After doing all of this run the following command to generate the dataset for a single trait:

python3 generate_conversations.py --collected_utterances_file "data/collected_utterances.json" --first_steps_prob_file "data/first_steps_prob.json" --tasks_folder_path "data/tasks" --single_trait 

If you want to generate the dataset for multiple traits, you can use the following command:

python3 generate_conversations.py --collected_utterances_file "data/collected_utterances.json" --first_steps_prob_file "data/first_steps_prob.json" --tasks_folder_path "data/tasks" --multi_trait 

This might take some time to generate given that it uses 2 Transformer models to calculate emotion and fluency.

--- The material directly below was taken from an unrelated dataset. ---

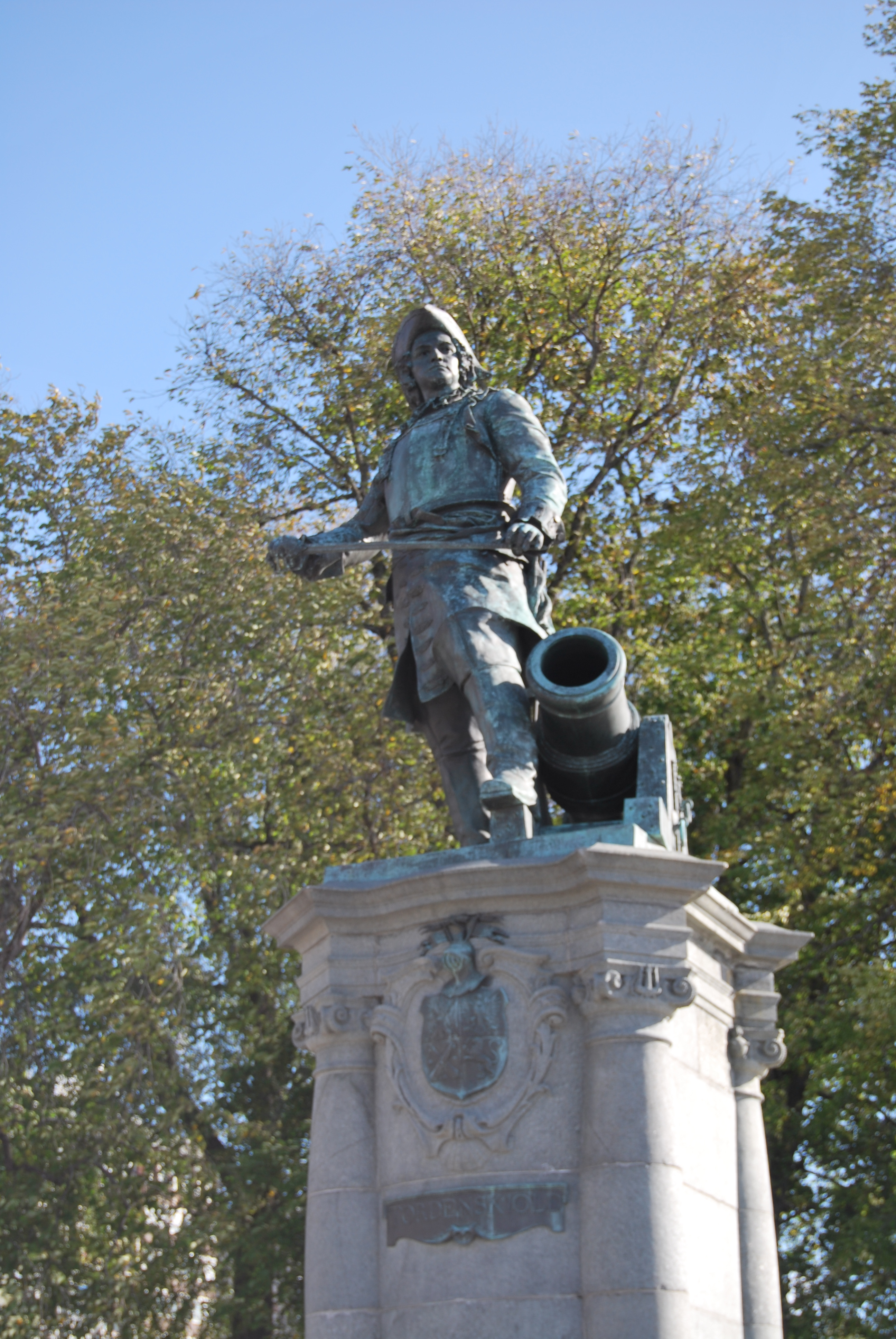 Oslo, Norwegia, Tordenskiold-pomnik Petera Wessela Tordenskiolda

Use a GPU if possible. To speed up this process you can pre-process all utterances of your dataset and save them in a cache file using the calculate_cache argument.

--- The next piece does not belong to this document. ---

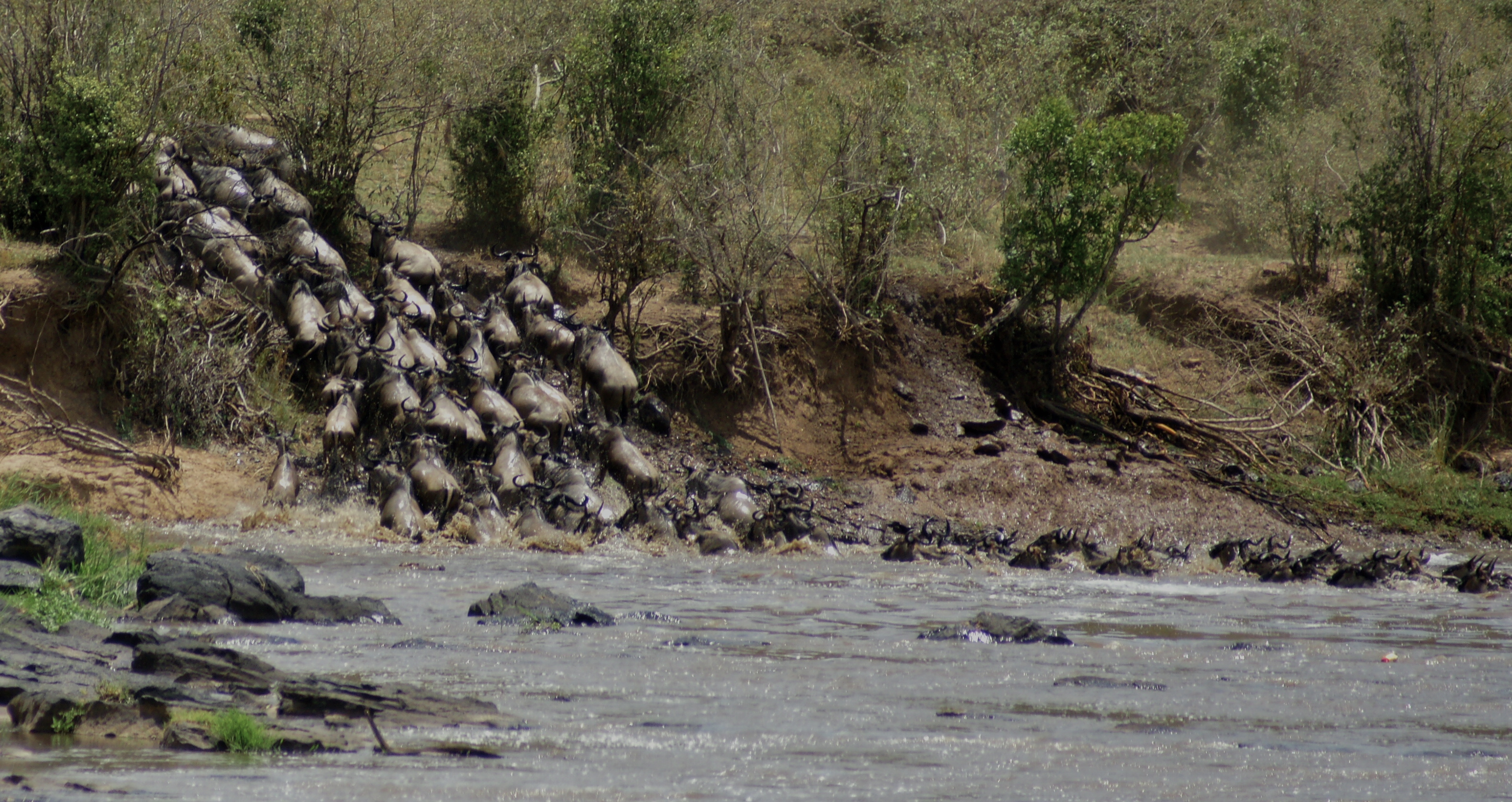 Maasai Mara - 060

The script will create a folder for each profile with the following files:

  • simulated_conversations_test_manual_distribution.json
  • simulated_conversations_test_manual_distribution_config.json
  • simulated_conversations_test_manual_distribution_config_stats.json
  • simulated_conversations_train_manual_distribution.json
  • simulated_conversations_train_manual_distribution_config.json
  • simulated_conversations_train_manual_distribution_config_stats.json
  • simulated_conversations_valid_manual_distribution.json
  • simulated_conversations_valid_manual_distribution_config.json
  • simulated_conversations_valid_manual_distribution_config_stats.json

After this it will filter the dialogues according to the statistics of the Regular profile and create another set of folders for each profile with the prefix "filtered". This way, we can garantee that the final dialogues are indeed respecting the characteristics of the profile.

Creating the Training Dataset

create_dataset_models.py creates the dataset to train, validate, and test the models using the previous step data.

Example usage

python3 create_dataset_models.py --context_window 5 --avoid_next_percentage 0.5 --turn_level_user_profile_format "single_word" --use_special_intent_tokens True --input_folder_path "data/dataset_versions/1.0_filtered_Concise/all" "data/dataset_versions/1.0_filtered_Cooperative/all" "data/dataset_versions/1.0_filtered_Explorative/all" "data/dataset_versions/1.0_filtered_Fluent/all" "data/dataset_versions/1.0_filtered_Impatient/all" "data/dataset_versions/1.0_filtered_Intolerant/all" "data/dataset_versions/1.0_filtered_Negative/all" "data/dataset_versions/1.0_filtered_NonExplorative/all" "data/dataset_versions/1.0_filtered_NonFluent/all" "data/dataset_versions/1.0_filtered_NonRepetitive/all" "data/dataset_versions/1.0_filtered_Patient/all" "data/dataset_versions/1.0_filtered_Positive/all" "data/dataset_versions/1.0_filtered_Repetitive/all" "data/dataset_versions/1.0_filtered_Tolerant/all" "data/dataset_versions/1.0_filtered_UnCooperative/all" "data/dataset_versions/1.0_filtered_Verbose/all" "data/dataset_versions/1.0_Regular/all" --output_folder_path "data/json_dataset_stratify" --num_train_samples_per_file 1000 --num_eval_samples_per_file 100 --add_intent_start_to_completion True --stratify_user_profile True

Check DatasetCreationArguments class for more information on the arguments.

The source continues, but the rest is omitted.